Mailing List Archive: sa-learn absurdly slow on re-iterating over mailboxes (TxRep involved)

sa-learn absurdly slow on re-iterating over mailboxes (TxRep involved)

Jan 8, 2020, 3:48 PM

Post #1 of 8 (888 views)

Hello,

I setup spamassassin the other week on my inbox mail-server, and so far
its been running good, now I wanted to try to train my bayes database
with some mails I have stored (200+ of each spam and ham, which should
be enough according to documentation).

Here is the version I am using:

[foo@mailcollect ~]$ sa-learn --version
SpamAssassin version 3.4.3

I have spamassassin running as a systemd service:
/system.slice/spamassassin.service
+-645 /usr/bin/perl -T -w /usr/bin/spamd -c -m5 -H
--razor-log-file=sys-syslog
+-652 spamd child
+-653 spamd child

And the platform I am running on:

[foo@mailcollect ~]$ grep -e PRETTY_NAME /etc/os-release
PRETTY_NAME="Fedora 31 (Thirty One)"
[foo@mailcollect ~]$ rpm -qi spamassassin
Name : spamassassin
Version : 3.4.3
Release : 2.fc31
Architecture: x86_64

The the problem is this: when I initially used sa-learn on my mailboxes,
it was fairly good.

For example:

+ /usr/bin/sa-learn --no-sync --progress --ham
/var/spool/fetchmail/Maildir/.Congstar
92% [================================= ] 5.21 msgs/sec 00m09s DONE
Learned tokens from 45 message(s) (49 message(s) examined)

This is just a small Maildir, I have other much bigger ones (including
my spam Maildir, which contains 2000+ messages).

Now, if I run sa-learn again on the same folder (the manual says
"SpamAssassin remembers which mail messages it has learnt already, and
will not re-learn those messages again, unless you use the --forget
option.", so I think this is OK to do), it gets absurdly slow, taking
over 2 minutes for the same directory with 45 mails.

+ /usr/bin/sa-learn --no-sync --progress --ham
/var/spool/fetchmail/Maildir/.Congstar
92% [============================= ] 0.30 msgs/sec 02m40s DONE
Learned tokens from 0 message(s) (49 message(s) examined)
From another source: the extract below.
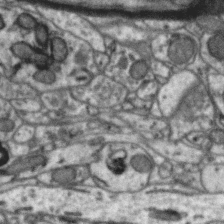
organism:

Now imagine this for a folder with over 2k messages (of which I have
several).

I am not sure why this is. I ran sa-learn with debug enabled to see
whether I can see something and it looks like it spends ~3s on each
messages for updating the TxRep database (which I enabled in
spamassassin "loadplugin Mail::SpamAssassin::Plugin::TxRep"):

Jan 8 23:49:50.745 [308] dbg: TxRep: forgetting a message
Jan 8 23:49:50.746 [308] dbg: auto-whitelist: db-based
ec300f7aa9c95003b94439831b843605e9a94660@sa_generated|ip=none scores 2/-40
Jan 8 23:49:50.746 [308] dbg: check: tagrun - tag TXREPMSG_ID is now
ready, value: -20.0
Jan 8 23:49:50.746 [308] dbg: TxRep: reputation: -20.000, count: 2,
weight: 1.0, delta: -20.000, MSG_ID:
ec300f7aa9c95003b94439831b843605e9a94660@sa_generated
Jan 8 23:49:52.202 [308] dbg: TxRep: forgetting stored score -20.000 of
message ec300f7aa9c95003b94439831b843605e9a94660@sa_generated
Jan 8 23:49:52.203 [308] dbg: TxRep: active,
ec300f7aa9c95003b94439831b843605e9a94660@sa_generated pre-score: ?,
autolearn score: -20, IP: 93.191.162.21, address:
noreply@congstarnews.de (unsigned)

Jan 8 23:49:52.209 [308] dbg: TxRep: reputation: none, count: 0,
learning: -20, MSG_ID: ec300f7aa9c95003b94439831b843605e9a94660@sa_generated
Jan 8 23:49:52.209 [308] dbg: auto-whitelist: add_score: new count: 1,
new totscore: 20
Jan 8 23:49:53.710 [308] dbg: auto-whitelist: DB addr list: untie-ing
and unlocking
Jan 8 23:49:53.715 [308] dbg: auto-whitelist: DB addr list: file
locked, breaking lock
Jan 8 23:49:53.716 [308] dbg: locker: safe_unlock: unlink
/var/spool/fetchmail/.spamassassin/tx-reputation.lock

You see the timestamps. This happens for each of the 49 messages.
Whenever it wants to forget a score. Which also explains why it was so
much faster initially.. when it didn't know the score yet, and didn't
have anything to forget. Adding the new score is also slow'ish it seems.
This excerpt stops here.